* [Exercise goal] Only the text belongs in the copy: retype each record exactly as it appears.

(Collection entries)

□ □ □ □ □ □ □

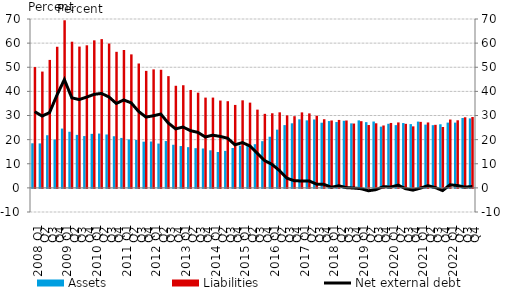
| Category | Assets | Liabilities |
|---|---|---|
|   2008 Q1 | 18.483 | 50.075 |
| Q2 | 18.442 | 48.208 |
| Q3 | 21.823 | 53.038 |
| Q4 | 20.026 | 58.492 |
|   2009 Q1 | 24.58 | 69.47 |
| Q2 | 23.259 | 60.585 |
| Q3 | 21.967 | 58.566 |
| Q4 | 21.482 | 59.097 |
|  2010 Q1 | 22.395 | 61.153 |
| Q2 | 22.513 | 61.662 |
| Q3 | 22.134 | 59.837 |
| Q4 | 21.402 | 56.399 |
|  2011 Q1 | 20.704 | 57.14 |
| Q2 | 20.081 | 55.338 |
| Q3 | 19.855 | 51.558 |
| Q4 | 19.152 | 48.501 |
|  2012 Q1 | 19.22 | 49.112 |
| Q2 | 18.364 | 48.957 |
| Q3 | 19.411 | 46.318 |
| Q4 | 17.87 | 42.325 |
|  2013 Q1 | 17.33 | 42.546 |
| Q2 | 16.878 | 40.585 |
| Q3 | 16.459 | 39.461 |
| Q4 | 16.326 | 37.42 |
|  2014 Q1 | 15.574 | 37.426 |
| Q2 | 14.875 | 36.199 |
| Q3 | 15.337 | 35.925 |
| Q4 | 16.531 | 34.383 |
|  2015 Q1 | 17.525 | 36.29 |
| Q2 | 17.923 | 35.336 |
| Q3 | 18.103 | 32.434 |
| Q4 | 19.362 | 30.694 |
|  2016 Q1 | 21.202 | 30.927 |
| Q2 | 24.137 | 31.313 |
| Q3 | 26.019 | 30.04 |
| Q4 | 26.769 | 29.716 |
|  2017 Q1 | 28.428 | 31.295 |
| Q2 | 27.994 | 30.876 |
| Q3 | 28.351 | 29.906 |
| Q4 | 27.006 | 28.455 |
|  2018 Q1 | 27.695 | 27.946 |
| Q2 | 27.291 | 28.158 |
| Q3 | 27.826 | 27.931 |
| Q4 | 26.738 | 26.668 |
|  2019 Q1 | 27.981 | 27.642 |
| Q2 | 27.244 | 26.05 |
| Q3 | 27.502 | 26.768 |
| Q4 | 25.378 | 25.866 |
|  2020 Q1 | 26.566 | 26.913 |
| Q2 | 26.012 | 27.132 |
| Q3 | 26.876 | 26.546 |
| Q4 | 26.433 | 25.496 |
| 2021 Q1 | 27.478 | 27.358 |
| Q2 | 26.208 | 27.121 |
| Q3 | 25.986 | 26.135 |
| Q4 | 26.365 | 25.239 |
| 2022 Q1 | 27.054 | 28.327 |
| Q2 | 27.051 | 28.02 |
| Q3 | 28.957 | 29.265 |
| Q4 | 28.802 | 29.373 |

□ □ □ □ □ □ □

* [Exercise output]
| Category | Assets | Liabilities |
|---|---|---|
|   2008 Q1 | 18.483 | 50.075 |
| Q2 | 18.442 | 48.208 |
| Q3 | 21.823 | 53.038 |
| Q4 | 20.026 | 58.492 |
|   2009 Q1 | 24.58 | 69.47 |
| Q2 | 23.259 | 60.585 |
| Q3 | 21.967 | 58.566 |
| Q4 | 21.482 | 59.097 |
|  2010 Q1 | 22.395 | 61.153 |
| Q2 | 22.513 | 61.662 |
| Q3 | 22.134 | 59.837 |
| Q4 | 21.402 | 56.399 |
|  2011 Q1 | 20.704 | 57.14 |
| Q2 | 20.081 | 55.338 |
| Q3 | 19.855 | 51.558 |
| Q4 | 19.152 | 48.501 |
|  2012 Q1 | 19.22 | 49.112 |
| Q2 | 18.364 | 48.957 |
| Q3 | 19.411 | 46.318 |
| Q4 | 17.87 | 42.325 |
|  2013 Q1 | 17.33 | 42.546 |
| Q2 | 16.878 | 40.585 |
| Q3 | 16.459 | 39.461 |
| Q4 | 16.326 | 37.42 |
|  2014 Q1 | 15.574 | 37.426 |
| Q2 | 14.875 | 36.199 |
| Q3 | 15.337 | 35.925 |
| Q4 | 16.531 | 34.383 |
|  2015 Q1 | 17.525 | 36.29 |
| Q2 | 17.923 | 35.336 |
| Q3 | 18.103 | 32.434 |
| Q4 | 19.362 | 30.694 |
|  2016 Q1 | 21.202 | 30.927 |
| Q2 | 24.137 | 31.313 |
| Q3 | 26.019 | 30.04 |
| Q4 | 26.769 | 29.716 |
|  2017 Q1 | 28.428 | 31.295 |
| Q2 | 27.994 | 30.876 |
| Q3 | 28.351 | 29.906 |
| Q4 | 27.006 | 28.455 |
|  2018 Q1 | 27.695 | 27.946 |
| Q2 | 27.291 | 28.158 |
| Q3 | 27.826 | 27.931 |
| Q4 | 26.738 | 26.668 |
|  2019 Q1 | 27.981 | 27.642 |
| Q2 | 27.244 | 26.05 |
| Q3 | 27.502 | 26.768 |
| Q4 | 25.378 | 25.866 |
|  2020 Q1 | 26.566 | 26.913 |
| Q2 | 26.012 | 27.132 |
| Q3 | 26.876 | 26.546 |
| Q4 | 26.433 | 25.496 |
| 2021 Q1 | 27.478 | 27.358 |
| Q2 | 26.208 | 27.121 |
| Q3 | 25.986 | 26.135 |
| Q4 | 26.365 | 25.239 |
| 2022 Q1 | 27.054 | 28.327 |
| Q2 | 27.051 | 28.02 |
| Q3 | 28.957 | 29.265 |
| Q4 | 28.802 | 29.373 |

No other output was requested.